Saturday 5 December 2009

Day 75: Ciablatta

Two days left in the kitchen, and you gotta make them count. Or do you? Today I am lined up to make coffee ice cream and roulades of smoked salmon. That’s it. Whisk some eggs, make a syrup. Whisk them up together, fold in whipped cream and freeze. Slice some salmon. Mix Philadelphia with cream and dill, season, spread on the salmon, roll up and refrigerate. Hardly three hours’ worth there.
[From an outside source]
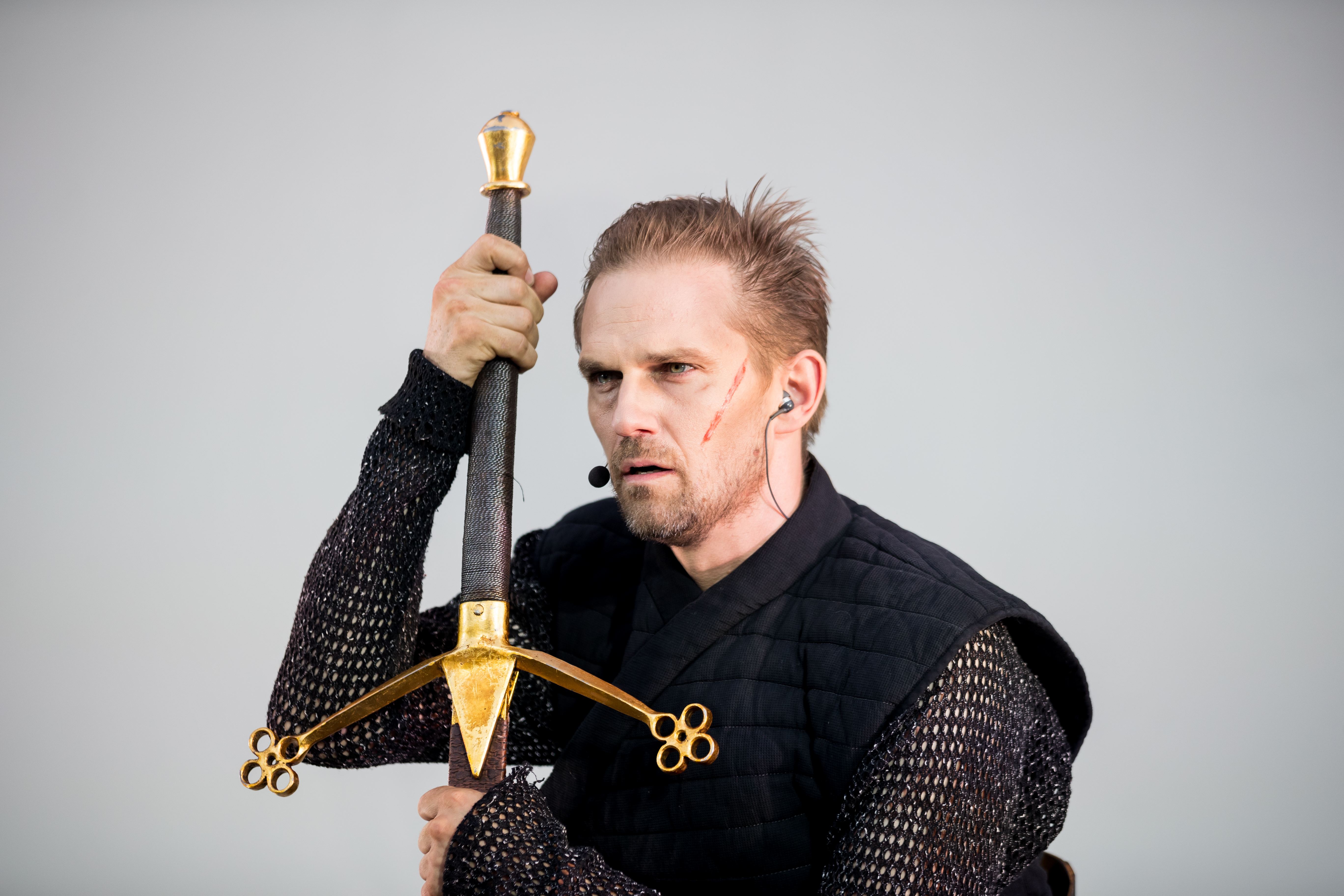 Daniel Lommatzsch during Nibelungenfestspiele "Siegfrieds Erben" at Wormser Dom, Worms, Rheinland-Pfalz, Germany on 2018-07-19, Photo: Sven Mandel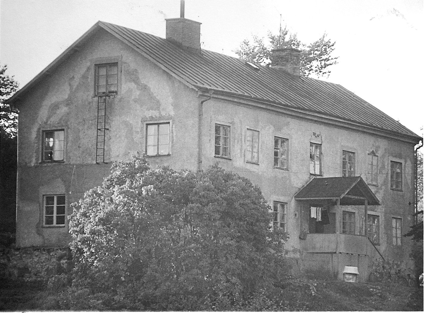 Åbo, arbetarebostad vid Stensholms Fabriks AB. Byggnaden revs 1969. Foto taget 1969.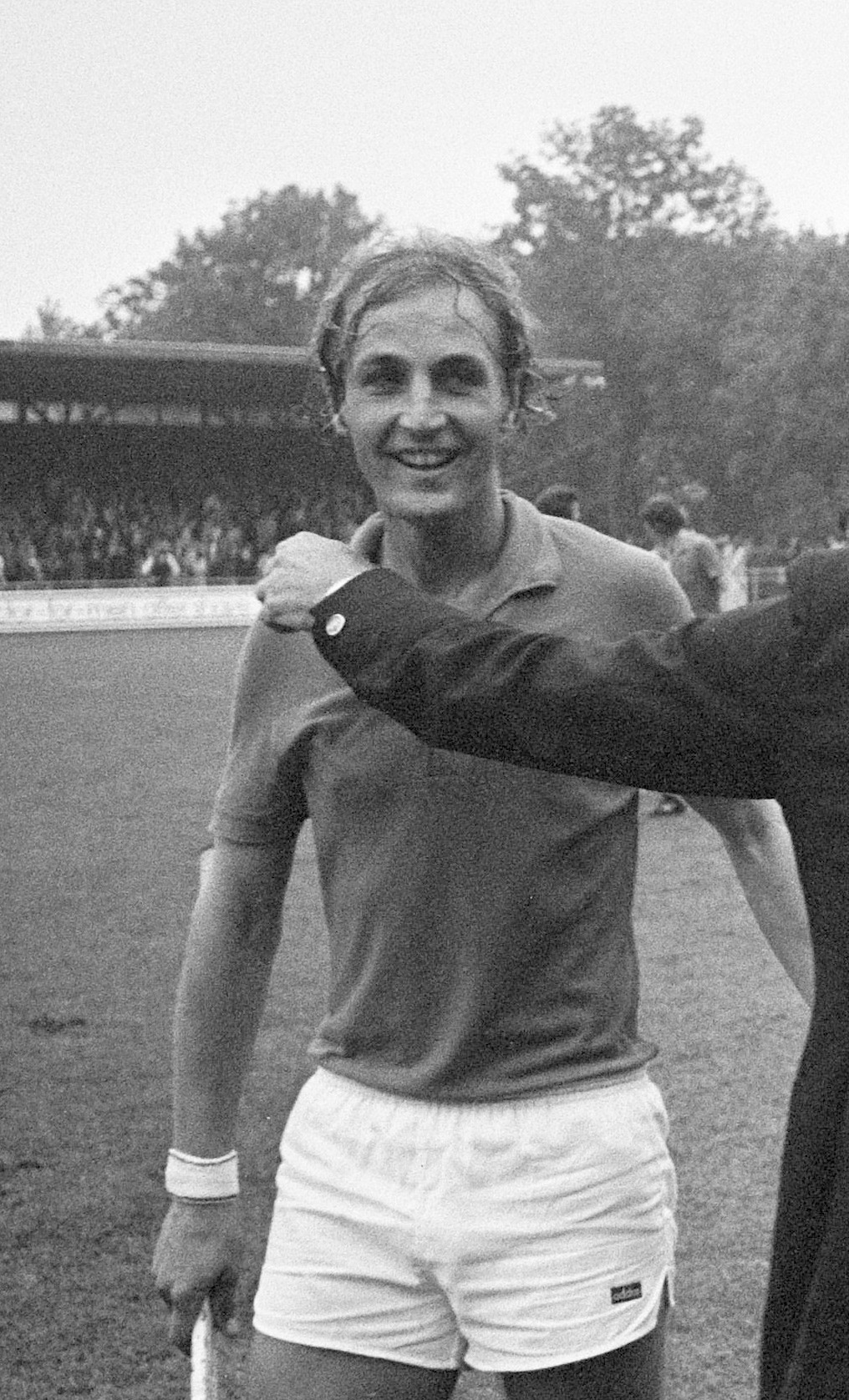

What can I add to this miniature roll call of skills to optimise my remaining six hours in the kitchen? Well, there’s ciabatta of course. One last roll of the dice. I have a recipe from Bread Matters that involves a sponge from yesterday and a rye starter, so I water down a little of my sourdough starter to keep the proportions of the original recipe intact. In general, I think the word impossible is often misused. People often employ it to define things that are eminently possible, but simply beyond their own meek powers. I can’t be certain that I am not doing this now, but the dough is impossibly wet. Actually it is more of a puddle than a dough. There is structure there, just. But then there is structure in the guano one has to remove from one’s windscreen after being forced to park under a particularly large tree. In the book he even suggests kneading it like a concertina, not letting it touch the work surface. He has to be taking the piss.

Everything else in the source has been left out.